|Publication number||US5543884 A|
|Application number||US 08/385,298|
|Publication date||Aug 6, 1996|
|Filing date||Feb 10, 1995|
|Priority date||Feb 14, 1994|
|Also published as||DE69515714D1, DE69515714T2, EP0668537A2, EP0668537A3, EP0668537B1|
|Publication number||08385298, 385298, US 5543884 A, US 5543884A, US-A-5543884, US5543884 A, US5543884A|
|Inventors||Anthony Earle, John R. Fyson, Edward C. T. S. Glover|
|Original Assignee||Eastman Kodak Company|
|Export Citation||BiBTeX, EndNote, RefMan|
|Patent Citations (19), Non-Patent Citations (2), Referenced by (13), Classifications (7), Legal Events (6)|
|External Links: USPTO, USPTO Assignment, Espacenet|
The present invention relates to photographic processing chemicals generally and more particularly to a cartridge containing a photographic processing chemical, to a photographic processing apparatus using such a cartridge and to a method of supplying the chemical to the processing apparatus using the cartridge.
A photographic processing apparatus comprises a series of tanks which receive various processing solutions through which photographic material is passed as it is processed. The processing solutions consist of chemicals which can, in some cases, be hazardous to handle. It is therefore known to provide photographic processing solutions as ready-mixed chemicals in reservoirs or containers which can be connected to a photographic processing apparatus by way of tubes incorporating non-drip valves. The processing solution can be pumped into a processing tank and then be returned to the container once it is spent. The operation of connecting the container to the processing tank is, however, awkward and there is a significant risk of the processing chemical coming into contact with the person connecting a new container to the processing apparatus or disconnecting an old one containing a spent processing chemical. Clearly this is a most undesirable situation.
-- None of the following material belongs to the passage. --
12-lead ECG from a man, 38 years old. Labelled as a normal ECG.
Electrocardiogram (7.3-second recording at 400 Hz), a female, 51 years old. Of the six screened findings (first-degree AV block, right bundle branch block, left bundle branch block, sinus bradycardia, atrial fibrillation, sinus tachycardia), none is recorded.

While the use of non-drip valves and connectors might assist in reducing this risk, these items comprise many components and are therefore of a relatively complicated construction, are not cheap and may sometimes be unreliable.
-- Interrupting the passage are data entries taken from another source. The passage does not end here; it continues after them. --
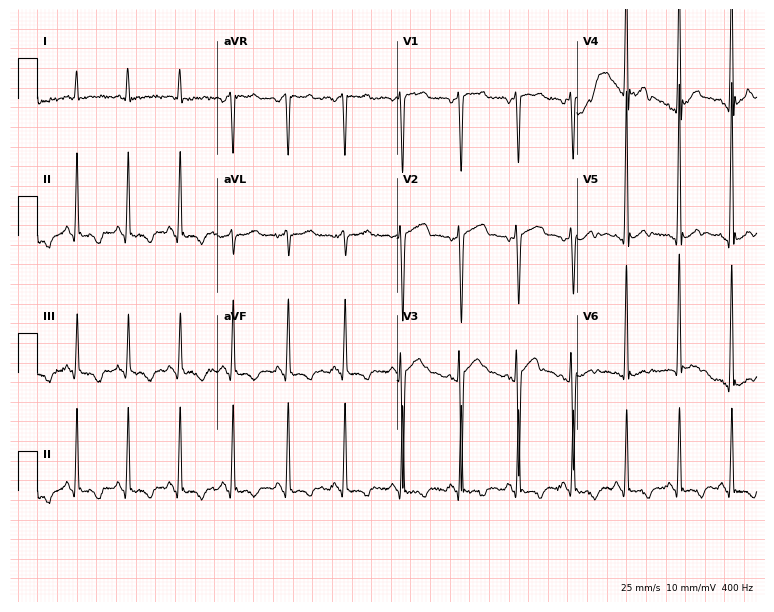
ECG (7.3-second recording at 400 Hz) — a 39-year-old man. Findings include sinus tachycardia (a sinus rate of 100 beats per minute or more).
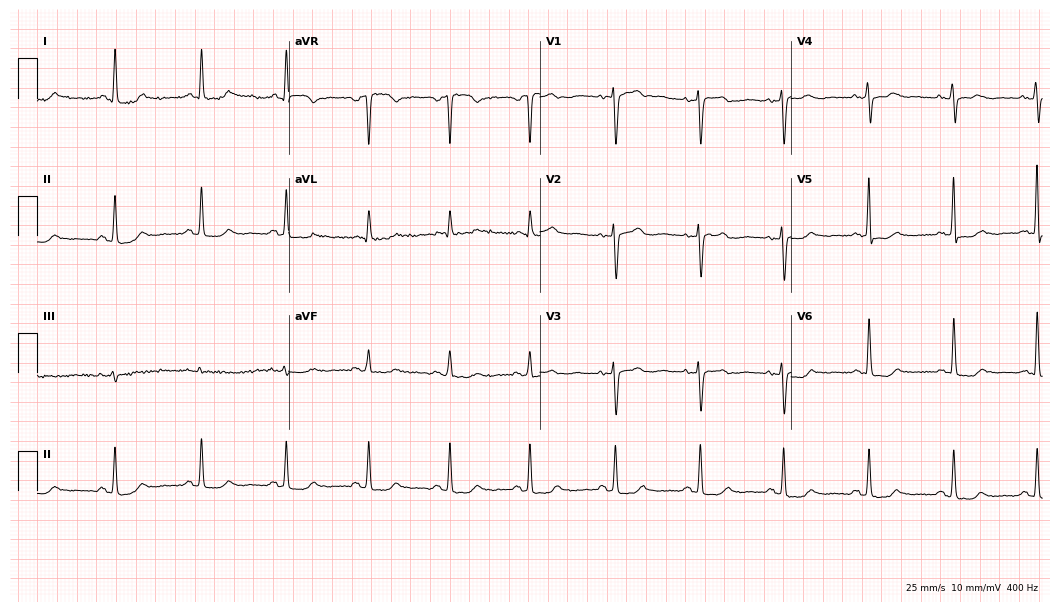
Resting 12-lead electrocardiogram (10.2-second recording at 400 Hz). Patient: a 53-year-old woman. None of these six findings is recorded: first-degree AV block, right bundle branch block (RBBB), left bundle branch block (LBBB), sinus bradycardia, atrial fibrillation (AF), sinus tachycardia. Findings outside these six are not listed.
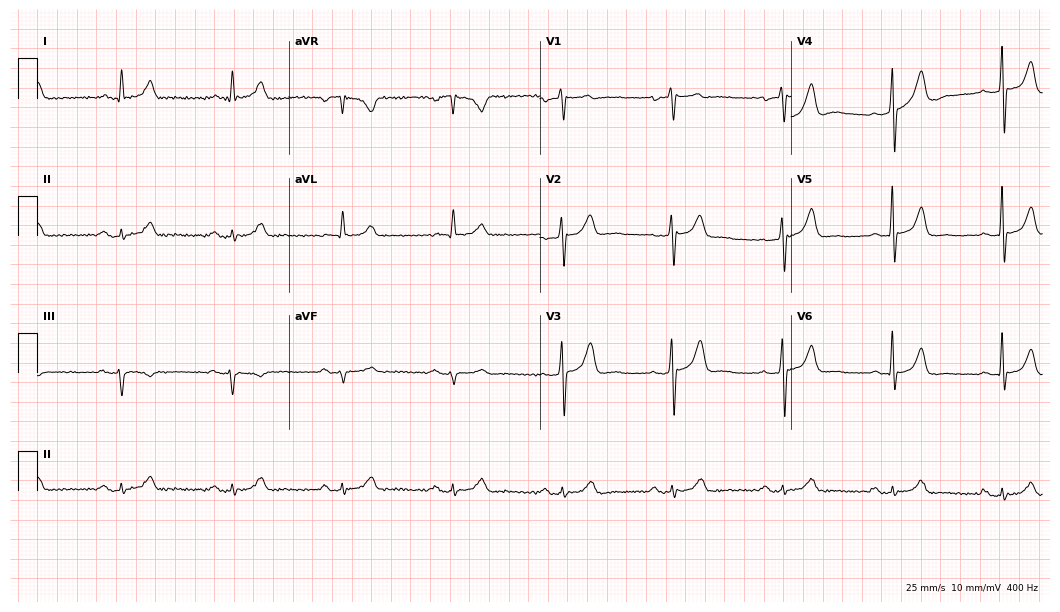
12-lead ECG from a male, 73 years old. No first-degree AV block, right bundle branch block, left bundle branch block, sinus bradycardia, atrial fibrillation or sinus tachycardia recorded for this tracing.
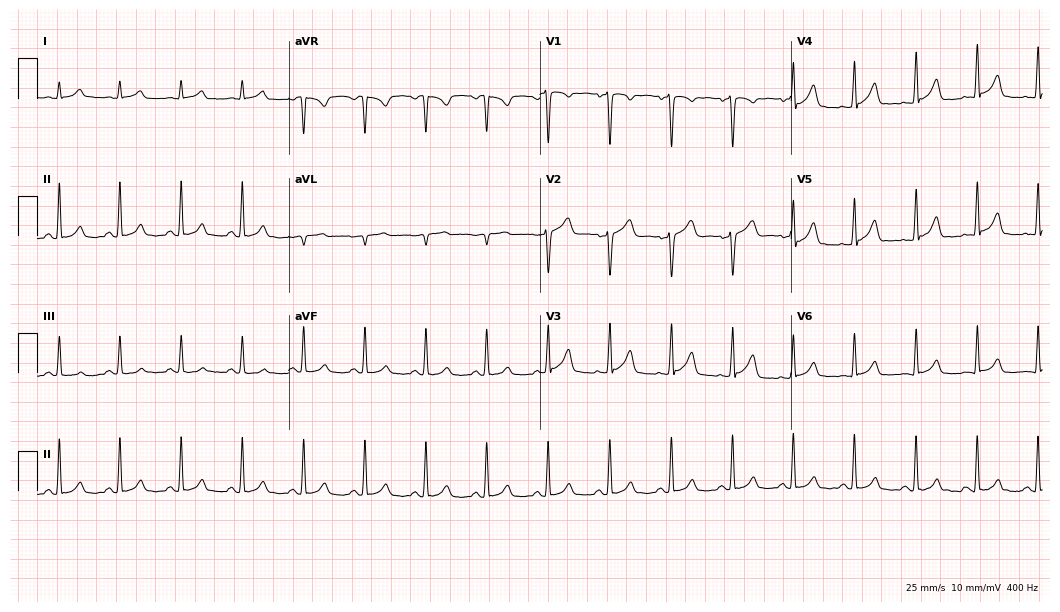
ECG (10.2-second recording at 400 Hz) — a 41-year-old male. Screened for six findings — first-degree AV block, right bundle branch block (RBBB), left bundle branch block (LBBB), sinus bradycardia, atrial fibrillation (AF), sinus tachycardia — none is recorded. Findings outside these six are not listed.
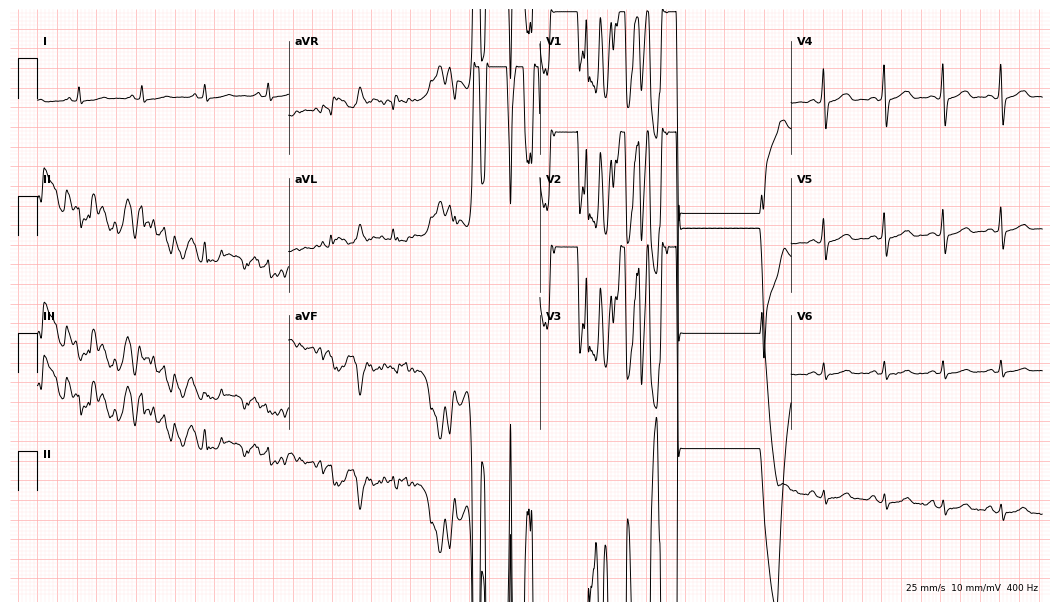
Standard 12-lead ECG recorded from a 57-year-old male (10.2-second recording at 400 Hz). None of these six findings is recorded: first-degree AV block, right bundle branch block, left bundle branch block, sinus bradycardia, atrial fibrillation, sinus tachycardia. Only these six findings were labelled.
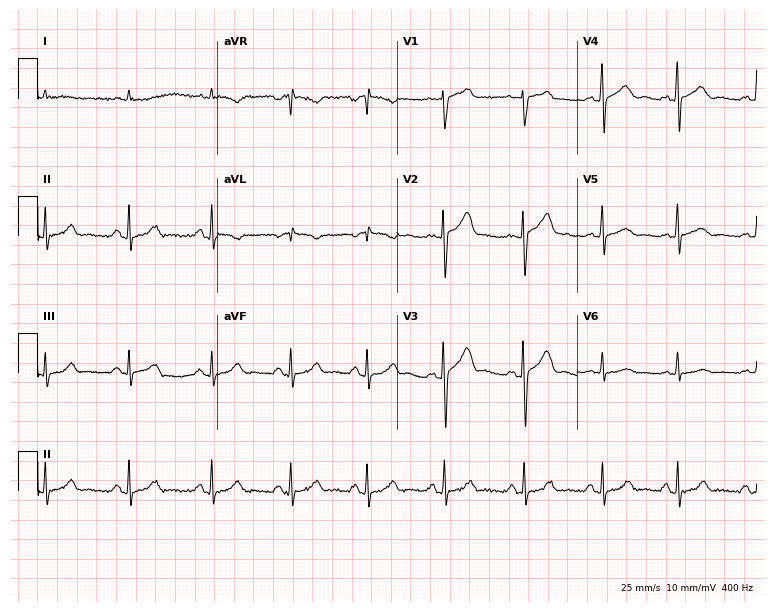
ECG — a male patient, 82 years old. Labelled as a normal ECG.

The present invention seeks to provide an improved cartridge for photographic processing chemicals and a photographic processing apparatus using the cartridge which addresses the problems outlined above.
According to one aspect of this invention there is provided a cartridge containing a photographic processing chemical, the cartridge comprising a main body to receive the chemical, the main body having an outlet by way of which the chemical may be introduced into and removed from the main body, the outlet being provided with a closure in the form of a penetrable, self-sealing cover, the closure defining a space within which a moisture-absorbing material is received.
The cover may be formed of a resilient material and be mounted over the outlet of the main body of the cartridge such that the resilience of the material from which the cover is formed creates a seal with that part of the main body which defines the outlet.
Alternatively the self-sealing cover may be formed integrally with the outlet of the main body of the cartridge.
In another arrangement the self-sealing cover may be adapted to be located within an opening forming the outlet of the main body of the cartridge and to form a seal with the outlet upon being inserted into the opening.
In yet a further arrangement the outlet of the main body may be formed with a screw-thread and a threaded cap may be mounted on the outlet with the self-sealing cover being held captive between the outlet and the cap, the cap defining an aperture through which the self-sealing cover is exposed when it is retained upon the outlet by means of the cap.
The moisture-absorbing material may be impregnated with a chemical which renders the chemical contained in the cartridge harmless when the chemical in the cartridge comes into contact with the moisture-absorbing material.
Conveniently the closure comprises two penetrable self-sealing covers, the covers being disposed at opposite ends of the space within which the moisture-absorbing material is received.
Advantageously the or each self-sealing cover is formed from a rubber material.
In a second aspect this there is provided a photographic processing apparatus comprising at least one tank for receiving a photographic processing chemical and a supply system for supplying the chemical to the tank from a supply cartridge as described above, the supply system including a hollow needle connected to the tank, the needle being insertable into the cartridge through the self-sealing cover, the cover forming a seal around the needle when the needle is passed therethrough.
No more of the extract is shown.